Download or read book Yiddish for Pirates written by Gary Barwin and published by . This book was released on 2016 with total page 354 pages. Available in PDF, EPUB and Kindle. Book excerpt: In the years around 1492, Moishe, a Bar Mitzvah boy, leaves home to join a ship's crew, where he meets Aaron, the polyglot parrot who becomes his near-constant companion. But Inquisition Spain is a dangerous time to be Jewish and Moishe joins a band of hidden Jews trying to preserve some forbidden books. He falls in love with a young woman, Sarah; though they are separated by circumstance, Moishe's wanderings are motivated as much by their connection as by his quest for loot and freedom. When all Jews are expelled from Spain, Moishe travels to the Caribbean with the ambitious Christopher Columbus, a self-made man who loves his creator. Moishe eventually becomes a pirate and seeks revenge on the Spanish while seeking the ultimate booty: the Fountain of Youth. Bestseller. Winner of the 2017 Stephen Leacock Memorial Medal for Humour. 2016.

Book Jewish Pirates of the Caribbean

Download or read book Jewish Pirates of the Caribbean written by Edward Kritzler and published by Anchor. This book was released on 2009-11-03 with total page 353 pages. Available in PDF, EPUB and Kindle. Book excerpt: In this lively debut work of history, Edward Kritzler tells the tale of an unlikely group of swashbuckling Jews who ransacked the high seas in the aftermath of the Spanish Inquisition. At the end of the fifteenth century, many Jews had to flee Spain and Portugal. The most adventurous among them took to the seas as freewheeling outlaws. In ships bearing names such as the Prophet Samuel, Queen Esther, and Shield of Abraham, they attacked and plundered the Spanish fleet while forming alliances with other European powers to ensure the safety of Jews living in hiding. Filled with high-sea adventures–including encounters with Captain Morgan and other legendary pirates–Jewish Pirates of the Caribbean reveals a hidden chapter in Jewish history as well as the cruelty, terror, and greed that flourished during the Age of Discovery.

Book Five Little Gefiltes

Download or read book Five Little Gefiltes written by Dave Horowitz and published by Penguin. This book was released on 2007 with total page 34 pages. Available in PDF, EPUB and Kindle. Book excerpt: Five little gefilte fish sneak out of their jar to explore the world, but Mama Gefilte isn't happy to see her little ones leave.

Book The Government Manual for New Pirates

Download or read book The Government Manual for New Pirates written by Matthew David Brozik and published by Andrews McMeel Publishing. This book was released on 2009-01-01 with total page 144 pages. Available in PDF, EPUB and Kindle. Book excerpt: There be no callin' 'dibs' in piratin'. Booty be divided among the crew, from the lowest deckswabber to the highest masthand. So says the Pirate Code." --Calico Jack Rackham, king of the pirates * Enjoy a witty mock-official handbook for potential pirates and plunderers. Matthew David Brozik and Jacob Sager Weinstein continue to spoof those uber-utilitarian survival and how-to guides by offering this pithy pirating primer for budding buccaneers. This treasure trove of Pirate Code imparts wisdom on eye patches and tricorner hats, talking the talk, walking the walk (down the plank, that is), appropriate ship names, dueling, avoiding cursed treasure, and much more.

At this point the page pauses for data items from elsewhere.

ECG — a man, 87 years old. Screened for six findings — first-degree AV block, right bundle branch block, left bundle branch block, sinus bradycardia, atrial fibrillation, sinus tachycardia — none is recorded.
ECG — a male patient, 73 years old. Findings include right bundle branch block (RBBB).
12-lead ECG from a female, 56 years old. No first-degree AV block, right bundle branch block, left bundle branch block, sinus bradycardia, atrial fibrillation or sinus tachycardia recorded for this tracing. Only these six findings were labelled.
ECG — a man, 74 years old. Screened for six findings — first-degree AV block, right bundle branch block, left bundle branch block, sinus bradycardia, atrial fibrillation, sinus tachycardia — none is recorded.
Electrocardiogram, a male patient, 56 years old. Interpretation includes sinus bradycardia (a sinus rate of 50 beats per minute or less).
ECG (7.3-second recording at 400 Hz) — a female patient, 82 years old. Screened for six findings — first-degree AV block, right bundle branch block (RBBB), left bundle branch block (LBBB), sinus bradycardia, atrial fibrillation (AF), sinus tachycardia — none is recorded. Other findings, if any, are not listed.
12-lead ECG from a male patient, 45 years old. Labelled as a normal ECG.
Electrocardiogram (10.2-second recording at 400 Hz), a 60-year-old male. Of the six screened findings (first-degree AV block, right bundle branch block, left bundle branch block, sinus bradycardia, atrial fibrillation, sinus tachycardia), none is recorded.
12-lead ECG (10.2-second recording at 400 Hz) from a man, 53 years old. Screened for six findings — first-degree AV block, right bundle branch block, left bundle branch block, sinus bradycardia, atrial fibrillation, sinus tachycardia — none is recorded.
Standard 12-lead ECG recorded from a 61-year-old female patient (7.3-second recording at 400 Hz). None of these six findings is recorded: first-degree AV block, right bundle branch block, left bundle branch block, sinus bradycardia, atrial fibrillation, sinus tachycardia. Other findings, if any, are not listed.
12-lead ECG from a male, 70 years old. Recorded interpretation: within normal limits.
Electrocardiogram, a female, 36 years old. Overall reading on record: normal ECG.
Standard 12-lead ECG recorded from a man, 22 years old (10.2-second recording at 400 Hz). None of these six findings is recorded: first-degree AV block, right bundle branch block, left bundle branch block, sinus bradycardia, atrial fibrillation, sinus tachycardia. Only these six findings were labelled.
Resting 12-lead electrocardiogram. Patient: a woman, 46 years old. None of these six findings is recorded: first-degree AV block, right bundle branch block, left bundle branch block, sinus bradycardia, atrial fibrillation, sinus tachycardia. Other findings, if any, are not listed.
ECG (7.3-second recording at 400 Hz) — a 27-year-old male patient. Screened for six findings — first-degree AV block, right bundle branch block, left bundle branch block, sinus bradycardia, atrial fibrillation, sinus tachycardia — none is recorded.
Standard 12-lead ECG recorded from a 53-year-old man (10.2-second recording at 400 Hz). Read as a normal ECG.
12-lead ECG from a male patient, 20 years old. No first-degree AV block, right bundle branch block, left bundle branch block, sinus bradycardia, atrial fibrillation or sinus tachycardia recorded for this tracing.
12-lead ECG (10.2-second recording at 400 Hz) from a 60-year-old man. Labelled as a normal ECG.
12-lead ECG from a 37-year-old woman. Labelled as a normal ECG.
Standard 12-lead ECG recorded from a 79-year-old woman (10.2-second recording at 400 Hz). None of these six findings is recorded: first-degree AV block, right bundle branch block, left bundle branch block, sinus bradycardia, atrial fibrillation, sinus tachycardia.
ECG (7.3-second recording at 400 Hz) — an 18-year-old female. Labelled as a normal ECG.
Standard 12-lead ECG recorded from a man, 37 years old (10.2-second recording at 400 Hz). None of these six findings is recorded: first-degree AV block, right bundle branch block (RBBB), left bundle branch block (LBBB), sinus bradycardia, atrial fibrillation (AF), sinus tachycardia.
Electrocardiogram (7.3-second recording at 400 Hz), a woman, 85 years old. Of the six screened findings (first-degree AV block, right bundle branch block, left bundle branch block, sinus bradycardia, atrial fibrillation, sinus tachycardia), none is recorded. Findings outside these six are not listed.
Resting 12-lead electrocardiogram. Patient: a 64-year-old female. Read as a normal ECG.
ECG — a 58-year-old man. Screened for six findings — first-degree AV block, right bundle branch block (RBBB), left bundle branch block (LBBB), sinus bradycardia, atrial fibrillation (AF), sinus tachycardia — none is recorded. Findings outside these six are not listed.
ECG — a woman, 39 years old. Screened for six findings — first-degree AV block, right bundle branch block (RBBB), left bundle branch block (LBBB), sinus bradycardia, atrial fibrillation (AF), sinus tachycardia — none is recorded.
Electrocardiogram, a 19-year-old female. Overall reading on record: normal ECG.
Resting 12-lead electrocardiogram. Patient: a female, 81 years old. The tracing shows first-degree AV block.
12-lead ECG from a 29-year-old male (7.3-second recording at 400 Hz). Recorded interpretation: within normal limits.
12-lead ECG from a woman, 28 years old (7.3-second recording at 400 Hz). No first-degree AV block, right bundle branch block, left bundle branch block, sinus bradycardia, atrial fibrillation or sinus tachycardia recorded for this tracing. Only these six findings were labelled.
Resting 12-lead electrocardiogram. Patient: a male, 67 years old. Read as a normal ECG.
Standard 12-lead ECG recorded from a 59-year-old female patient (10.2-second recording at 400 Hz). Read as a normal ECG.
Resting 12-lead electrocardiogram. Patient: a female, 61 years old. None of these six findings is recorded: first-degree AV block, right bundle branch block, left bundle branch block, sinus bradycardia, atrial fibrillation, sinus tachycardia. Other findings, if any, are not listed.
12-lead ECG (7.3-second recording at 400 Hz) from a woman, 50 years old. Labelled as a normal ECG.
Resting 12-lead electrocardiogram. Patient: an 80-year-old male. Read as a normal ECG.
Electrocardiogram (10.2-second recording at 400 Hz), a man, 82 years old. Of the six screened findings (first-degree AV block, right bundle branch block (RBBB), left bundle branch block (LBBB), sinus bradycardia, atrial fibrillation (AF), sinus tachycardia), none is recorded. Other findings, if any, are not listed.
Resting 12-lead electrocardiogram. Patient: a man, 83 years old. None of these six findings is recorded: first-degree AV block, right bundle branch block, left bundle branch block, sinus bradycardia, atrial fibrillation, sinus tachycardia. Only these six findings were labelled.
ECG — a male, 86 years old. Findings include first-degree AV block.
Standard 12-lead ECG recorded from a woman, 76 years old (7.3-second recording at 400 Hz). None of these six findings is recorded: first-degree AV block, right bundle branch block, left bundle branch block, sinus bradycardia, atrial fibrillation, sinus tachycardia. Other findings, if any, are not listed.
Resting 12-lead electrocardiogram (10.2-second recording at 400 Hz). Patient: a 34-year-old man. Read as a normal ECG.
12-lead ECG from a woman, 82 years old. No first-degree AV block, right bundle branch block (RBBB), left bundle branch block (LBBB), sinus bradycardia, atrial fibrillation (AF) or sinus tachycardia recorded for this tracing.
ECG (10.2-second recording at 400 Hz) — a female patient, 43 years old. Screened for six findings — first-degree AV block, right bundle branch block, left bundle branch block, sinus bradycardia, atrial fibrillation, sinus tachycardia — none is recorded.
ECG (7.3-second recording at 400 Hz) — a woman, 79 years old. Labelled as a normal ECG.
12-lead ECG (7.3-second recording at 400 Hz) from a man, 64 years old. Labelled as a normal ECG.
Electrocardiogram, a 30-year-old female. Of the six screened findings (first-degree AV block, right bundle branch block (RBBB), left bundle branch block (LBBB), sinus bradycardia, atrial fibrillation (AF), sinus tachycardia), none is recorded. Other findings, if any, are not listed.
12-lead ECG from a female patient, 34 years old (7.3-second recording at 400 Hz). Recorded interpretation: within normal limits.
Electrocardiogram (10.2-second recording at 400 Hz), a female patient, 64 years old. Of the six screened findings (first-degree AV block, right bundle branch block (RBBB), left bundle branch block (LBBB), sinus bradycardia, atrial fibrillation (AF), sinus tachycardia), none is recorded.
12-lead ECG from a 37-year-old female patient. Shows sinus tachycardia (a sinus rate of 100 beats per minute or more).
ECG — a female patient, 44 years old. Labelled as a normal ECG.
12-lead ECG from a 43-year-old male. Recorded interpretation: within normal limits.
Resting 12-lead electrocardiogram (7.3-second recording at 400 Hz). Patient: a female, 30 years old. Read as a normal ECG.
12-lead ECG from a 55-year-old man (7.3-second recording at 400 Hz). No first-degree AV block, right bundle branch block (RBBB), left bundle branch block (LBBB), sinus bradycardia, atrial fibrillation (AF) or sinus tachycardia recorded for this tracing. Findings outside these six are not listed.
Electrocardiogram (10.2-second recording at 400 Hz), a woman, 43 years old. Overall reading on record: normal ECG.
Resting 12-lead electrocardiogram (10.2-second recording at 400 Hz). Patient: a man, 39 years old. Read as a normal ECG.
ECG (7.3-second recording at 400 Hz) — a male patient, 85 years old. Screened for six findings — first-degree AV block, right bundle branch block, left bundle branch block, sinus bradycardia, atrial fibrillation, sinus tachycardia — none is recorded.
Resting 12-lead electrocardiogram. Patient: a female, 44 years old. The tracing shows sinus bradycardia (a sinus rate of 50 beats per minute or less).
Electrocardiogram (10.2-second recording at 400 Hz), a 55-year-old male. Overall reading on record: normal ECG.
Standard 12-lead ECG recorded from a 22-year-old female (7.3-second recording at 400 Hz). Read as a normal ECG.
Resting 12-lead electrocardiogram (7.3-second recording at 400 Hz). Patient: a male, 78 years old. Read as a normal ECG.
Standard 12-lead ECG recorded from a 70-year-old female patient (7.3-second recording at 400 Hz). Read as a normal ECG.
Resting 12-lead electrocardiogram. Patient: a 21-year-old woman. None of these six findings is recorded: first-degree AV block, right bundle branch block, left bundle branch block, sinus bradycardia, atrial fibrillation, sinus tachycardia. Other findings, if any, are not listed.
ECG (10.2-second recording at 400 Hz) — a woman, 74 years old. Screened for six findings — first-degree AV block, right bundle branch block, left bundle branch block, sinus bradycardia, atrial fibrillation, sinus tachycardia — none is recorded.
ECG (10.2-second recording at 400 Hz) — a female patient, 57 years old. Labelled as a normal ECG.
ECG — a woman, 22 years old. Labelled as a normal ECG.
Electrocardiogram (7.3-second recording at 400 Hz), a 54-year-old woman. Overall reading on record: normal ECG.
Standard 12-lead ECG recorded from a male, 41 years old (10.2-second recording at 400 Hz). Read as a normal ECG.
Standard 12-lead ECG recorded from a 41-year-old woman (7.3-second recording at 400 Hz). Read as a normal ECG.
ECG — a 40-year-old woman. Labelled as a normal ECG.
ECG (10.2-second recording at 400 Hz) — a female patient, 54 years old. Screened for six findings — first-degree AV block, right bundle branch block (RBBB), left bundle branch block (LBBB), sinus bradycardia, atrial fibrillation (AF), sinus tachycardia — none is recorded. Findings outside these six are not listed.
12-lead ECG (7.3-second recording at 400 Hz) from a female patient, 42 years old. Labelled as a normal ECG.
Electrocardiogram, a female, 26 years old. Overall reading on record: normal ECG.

Book Confessions of a Yiddish Writer and Other Essays

Download or read book Confessions of a Yiddish Writer and Other Essays written by Chava Rosenfarb and published by McGill-Queen's Press - MQUP. This book was released on 2019-06-11 with total page 271 pages. Available in PDF, EPUB and Kindle. Book excerpt: Chava Rosenfarb (1923–2011) was one of the most prominent Yiddish novelists of the second half of the twentieth century. Born in Poland in 1923, she survived the Lodz ghetto, Auschwitz, and Bergen-Belsen, immigrating to Canada in 1950 and settling in Montreal. There she wrote novels, poetry, short stories, plays, and essays, including The Tree of Life: A Trilogy of Life in the Lodz Ghetto, a seminal novel on the Holocaust. Confessions of a Yiddish Writer and Other Essays comprises thirteen personal and literary essays by Rosenfarb, ranging from autobiographical accounts of her childhood and experiences before and during the Holocaust to literary criticism that discusses the work of other Jewish writers. The collection also includes two travelogues, which recount a trip to Australia and another to Prague in 1993, the year it became the capital of the Czech Republic. While several of these essays appeared in the prestigious Yiddish literary journal Di goldene keyt, most were never translated. This book marks the first time that Rosenfarb's non-fiction writings have been presented together in English. A compilation of the memoir and diary excerpts that formed the basis of Rosenfarb's widely acclaimed fiction, Confessions of a Yiddish Writer and Other Essays deepens the reader's understanding of an incredible Yiddish woman and her experiences as a survivor in the post-Holocaust world.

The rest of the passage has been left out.